90+ Malicious Android Apps with 5.5 Million Installs Found on Google Play

More than 90 malicious Android apps have been found installed over 5.5 million times via Google Play to deliver malware and adware, with the Anatsa banking trojan seeing a surge in activity recently.

Anatsa (aka “Teabot”) is a banking Trojan that targets over 650 financial institution applications in Europe, the United States, the United Kingdom and Asia. It attempts to steal people’s electronic banking credentials to make fraudulent transactions.

In February 2024, Threat Fabric reported that since the end of last year, Anatsa had carried out at least 150,000 infections through Google Play using various decoy apps in the productivity software category.

Today, Zscaler reports that Anatsa is back on the official Android app store and is now distributed via two decoy apps: “PDF Reader & File Manager” and “QR Reader & File Manager.”

At the time of Zscaler’s analysis, both apps had already accumulated 70,000 installs, demonstrating the high risk of malicious dropper apps slipping through the cracks of Google’s review process.

One thing that helps Anatsa dropper applications evade detection is the multi-stage payload loading mechanism which involves four distinct stages:

• Dropper app retrieves essential configuration and strings from C2 server
• DEX file containing malicious dropper code is downloaded and activated on the device
• The configuration file with the Anatsa payload URL is downloaded
• The DEX file fetches and installs the malware payload (APK), thus completing the infection

The DEX file also performs anti-scan checks to ensure that malware will not be run on sandboxes or emulation environments.

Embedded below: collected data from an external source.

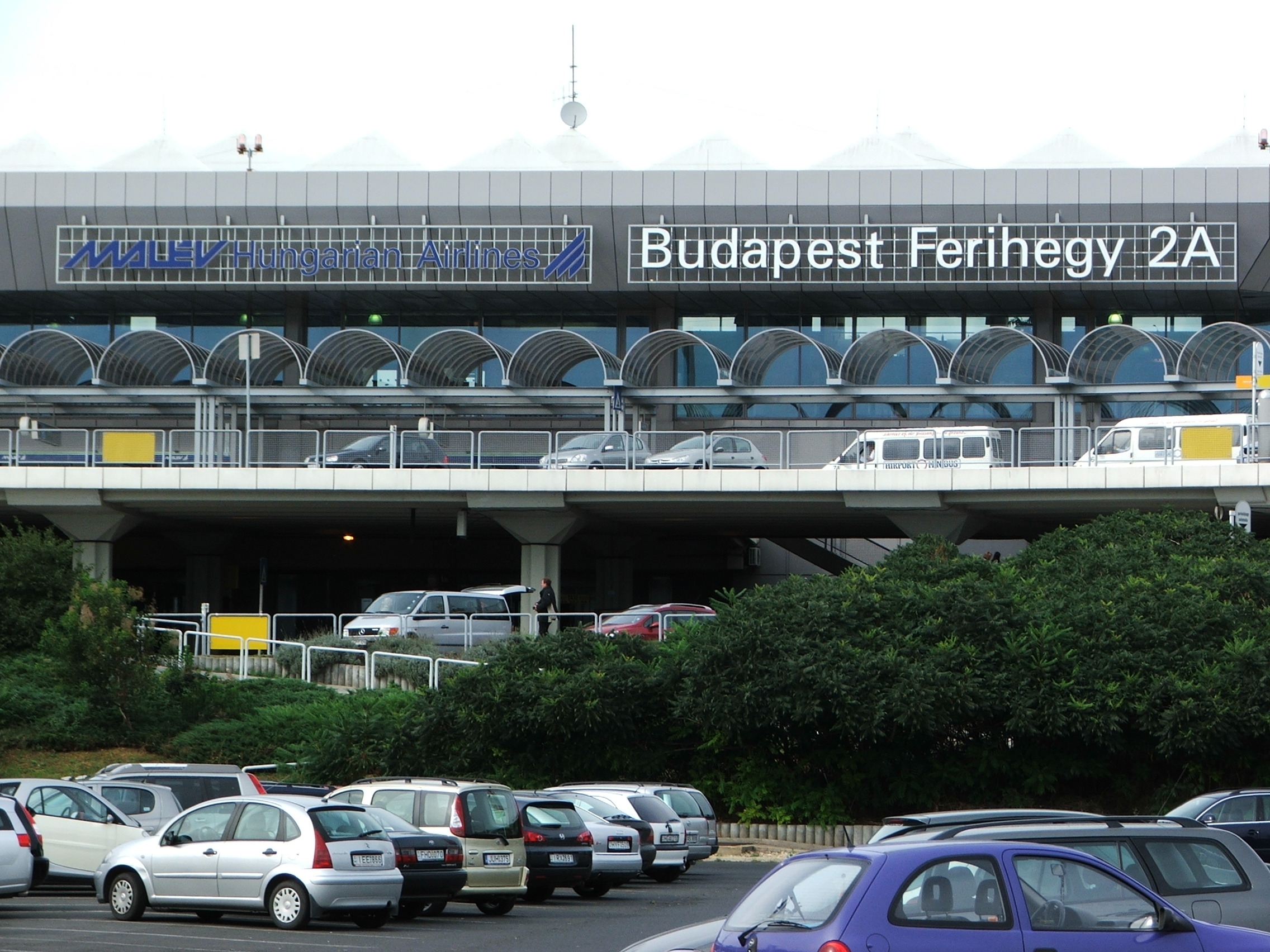 Budapest Ferihegy 2A Photo: József Süveg (2005)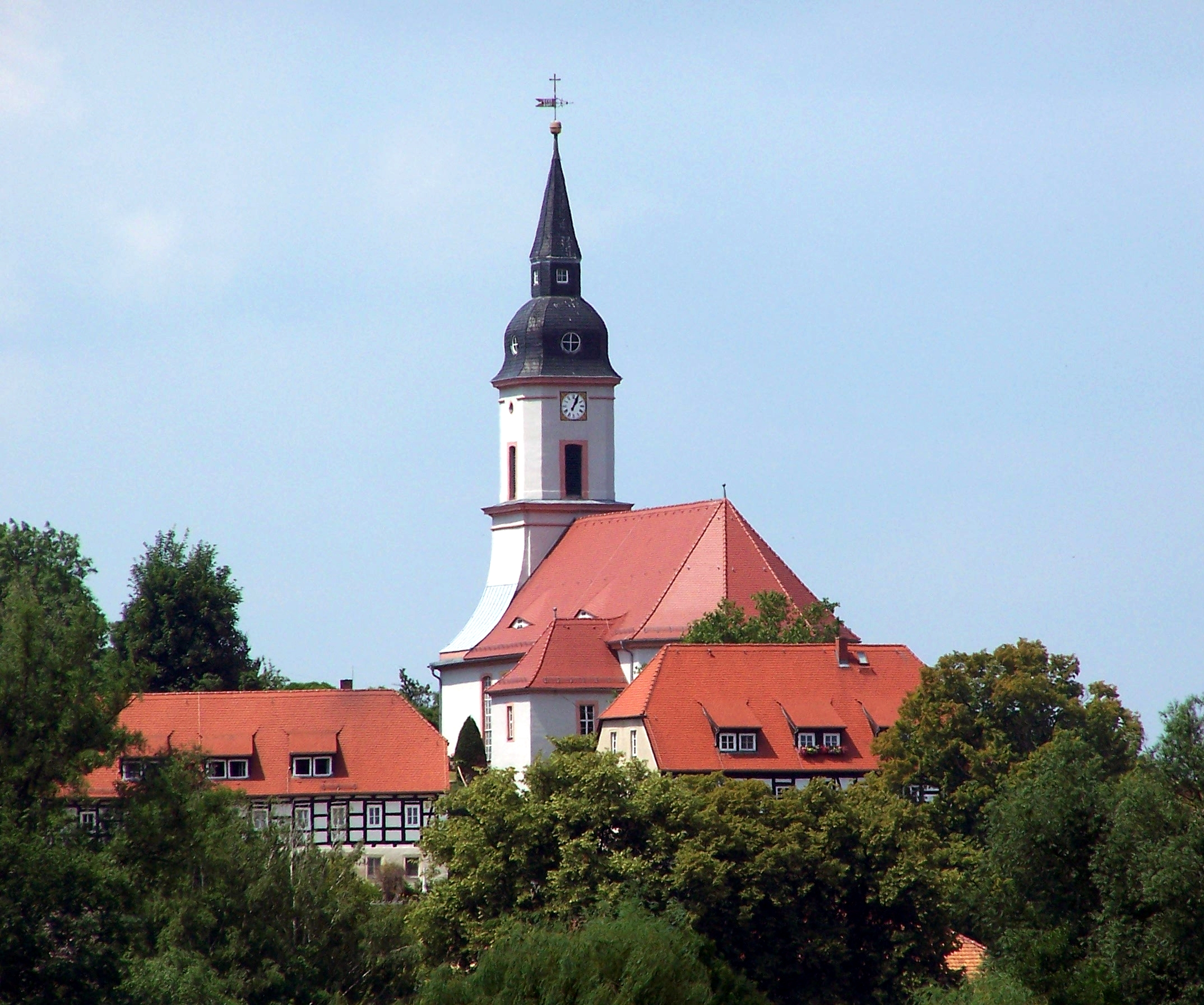 Michaeliskirche Zehren, Gemeinde Diera-Zehren, Landkreis Meißen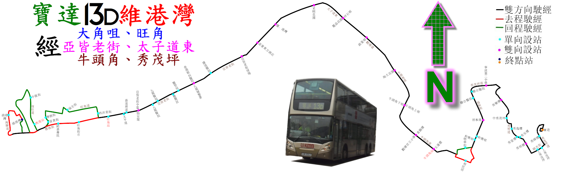 中文（香港）: 九巴13D線的走線圖

Once Anatsa is up and running on the newly infected device, it downloads the bot configuration and scan results from the app, then downloads injections that match the victim’s location and profile.

Other Google Play threats

Zscaler reports that over the past two months it has also discovered more than 90 malicious apps on Google Play, which have collectively been installed 5.5 million times.

Most of the malicious apps impersonated tools, personalization apps, photography utilities, productivity, and health and fitness apps.

The five malware families dominating the scene are Joker, Facestealer, Anatsa, Coper and various adware.

Although Anatsa and Coper account for only 3% of total malicious downloads on Google Play, they are far more dangerous than the others, capable of committing device fraud and stealing sensitive information.

When installing new apps on Google Play, check the requested permissions and deny those associated with high-risk activities such as Accessibility Service, SMS, and Contacts list.

The researchers did not disclose the names of the more than 90 apps or whether they had been reported to Google for removal.

However, as of this writing, both Anatsa dropper apps discovered by Zscaler have been removed from Google Play.